Dawid Czopek przekonany argumentami Obajtka nie jest. – Mam spore wątpliwości, czy taka transakcja jest niezbędna, by zapewnić nam dostawy ropy od Arabii Saudyjskiej. Ropa jest przecież towarem normalnym, nie ma wielkiego problemu z jej dostępnością – mówi w rozmowie z Business Insiderem.
Dalsza część artykułu znajduje się pod materiałem wideo
Kolejny "argument": dziennikarze w Polsce "atakują" Saudyjczyków, a we Francji i w innych krajach już nie
Szef Orlenu, broniąc się przed zarzutami, sugeruje, że dziennikarze "mogą komuś służyć". Trudno w ogólne odnosić się do tych "argumentów", jednak Daniel Obajtek wskazuje, że w innych krajach jest zupełnie inaczej.
Za przykład podaje Francję. Tam – jak mówi – Saudi Aramco podpisało umowę z Francuzami na 11 mld dol. i wielkich kontrowersji nie było. Dawid Czopek jednak zwraca uwagę, że porównania z sytuacją rafinerii są tu – delikatnie mówiąc – nietrafione. Chodzi bowiem o inwestycję nie we Francji, a w samej Arabii Saudyjskiej. I przedmiotem inwestycji jest budowa rafinerii, a nie jej sprzedaż. Na dodatek – jak podkreśla Czopek – chodzi tu o TotalEnergies, a to prywatny koncern, a nie o państwową własność.

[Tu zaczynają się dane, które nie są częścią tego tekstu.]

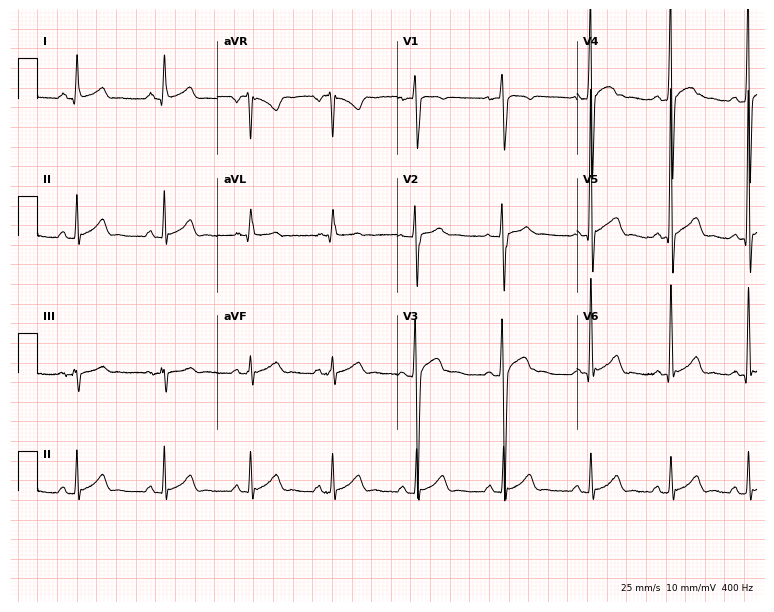
12-lead ECG from an 18-year-old man. Screened for six findings — first-degree AV block, right bundle branch block, left bundle branch block, sinus bradycardia, atrial fibrillation, sinus tachycardia — none is recorded. Only these six findings were labelled.

Prezes Obajtek ma też inne argumenty. Szukając "dziury w całym", dziennikarze atakują "znane międzynarodowe kancelarie prawne czy firmy doradcze". Tyle że to dość dziwaczna linia obrony. W końcu kancelarie – ich nazw w nagraniu Obajtek nie wymienia – mają obowiązek działać na korzyść klienta. W tym przypadku może to być Orlen, ale może i być Saudi Aramco. Nie jest jednak tak, że międzynarodowa kancelaria myśli przede wszystkim o polskim interesie. Inna kwestia jest taka, że kancelariom prawnym pewnie zależało na szybkim podpisaniu umowy – od tego może zależeć ich wynagrodzenie.
Saudyjczycy mają sporo praw w rafinerii, ale to tak dziwne nie jest
Umowa z Saudi Aramco – której wciąż ostatecznie nie znamy – daje sporo praw Saudyjczykom w Rafinerii Gdańskiej. To oś kontrowersji. Czy firma, która ma raptem 30 proc., może decydować, czy blokować kluczowe dla zakładu decyzje? Daniel Obajtek ma na to odpowiedź.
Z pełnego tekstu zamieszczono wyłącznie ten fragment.